The visual assessment with the naked eye during a skin disease health check-up makes it hard to contrast skin injuries and typical tissue, producing a misdiagnosis. Indeed, dermoscopy is a mainly solid conceptual method for skin injuries. The input thought of dermoscopy is to obtain an enlarged high–resolution image while removing reflections from the skin's surface. The utilization of dermoscopy imaging tools improves the general perception of skin lesions, sensitivity (correct finding of disease) and specificity (correct finding of doubtful disease) contrasted with visual assessment; further, it needs improvement to analyze skin disease. However, since physical examination from dermoscopy images are frequently time-consuming, error-prone, complex, and personal (i.e., might create different diagnostic outcome). Hence, an automated and consistent computer-aided diagnostic (CAD) framework to recognize skin cancer growth has developed a significant evaluation device that offers dermatologists a subsequent input to help and aid their decisions [2].

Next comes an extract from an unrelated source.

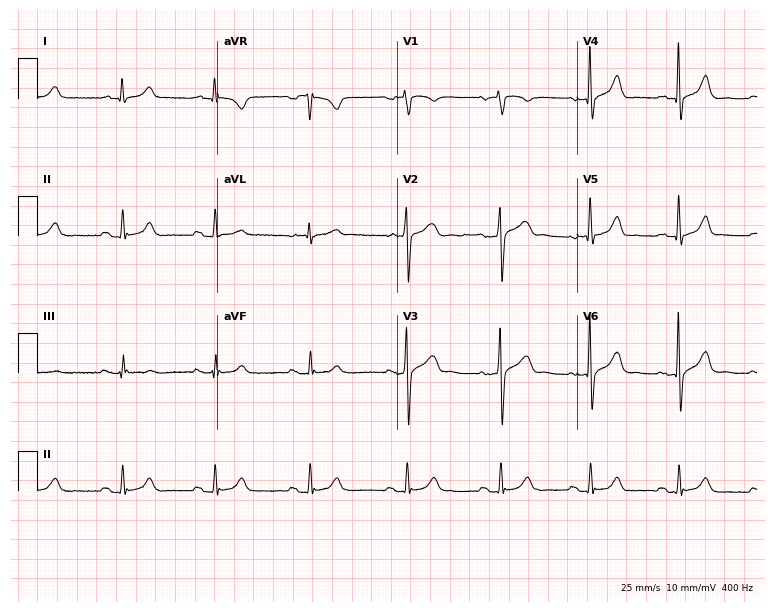
Electrocardiogram, a 52-year-old man. Overall reading on record: normal ECG.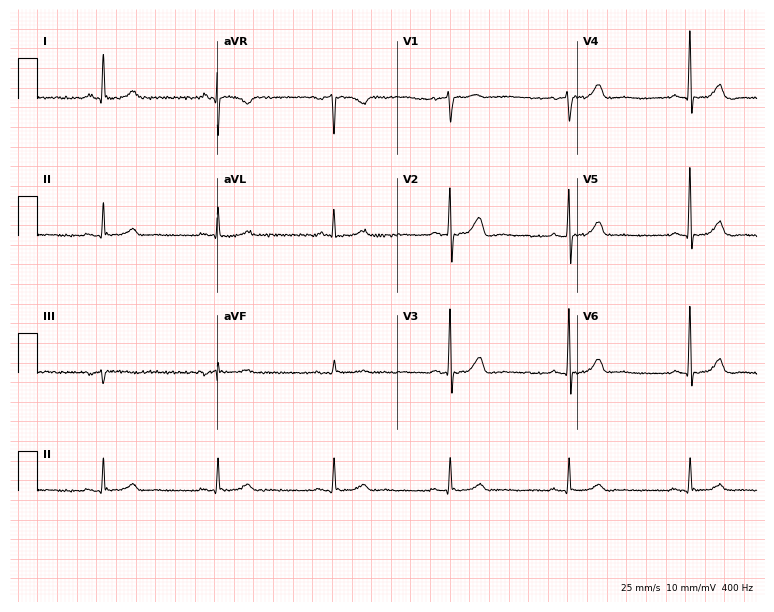
12-lead ECG from a male patient, 60 years old (7.3-second recording at 400 Hz). No first-degree AV block, right bundle branch block, left bundle branch block, sinus bradycardia, atrial fibrillation or sinus tachycardia recorded for this tracing. Only these six findings were labelled.

There are numerous investigations on diagnosing skin disease utilizing deep learning and machine learning strategies in the literature. In recent times, complex medical problems are handled through deep learning convolutional neural networks (CNN) [3,4,5,6], particularly dermoscopic image analysis [7,8,9,10,11] to melanoma recognition. Overall, there are existing and tested convolutional neural network classifiers based on deep learning, for example, AlexNet [12], VGGNet [13], GoogLeNet [14], ResNet [15], and DenseNet [16]. These CNNs go further to expand for more accurately identifying the five challenging tasks [17, 18]. The research goes to a two-course model that utilizes a deep residual network to segment and classify skin lesions [11]. The method of moving a portioned mask of skin lesions, alongside descriptions of clinical rules, such as, shading, texture, and morphological qualities, to the CNN through U-Net [19] has been used. Later, it introduced a two-advance model for the classification of skin lesions [20]. Shading, texture, and shape qualities were removed from images through U-Net and sent to a Support Vector Machine (SVM) classifier to analyze favourable or dangerous dermoscopy pictures. The hybrid system for classifying the skin lesion is introduced, a blend of CNN and SVM with sparse coding(SC) [21]. In recent years, researchers have also built a deep learning network based on a hybrid approach through encoding local descriptors [11]. The various features, including deep and statistical from ResNet, utilized the SVM classifier and the chi-square kernel to recognize the distinctive skin lesions. The usage of both handcrafted through traditional approach and learned features using deep learning with ResNet-50 for improvement in classification was proposed. It consolidates high-quality conventional capacities through picture handling and ResNet-50 profound, getting the hang of learning capacities [8]. In the latest, the authors detect seven classes of cancer using a support vector machine with an artificial bee colony method. RNA sequencing is also utilized [9].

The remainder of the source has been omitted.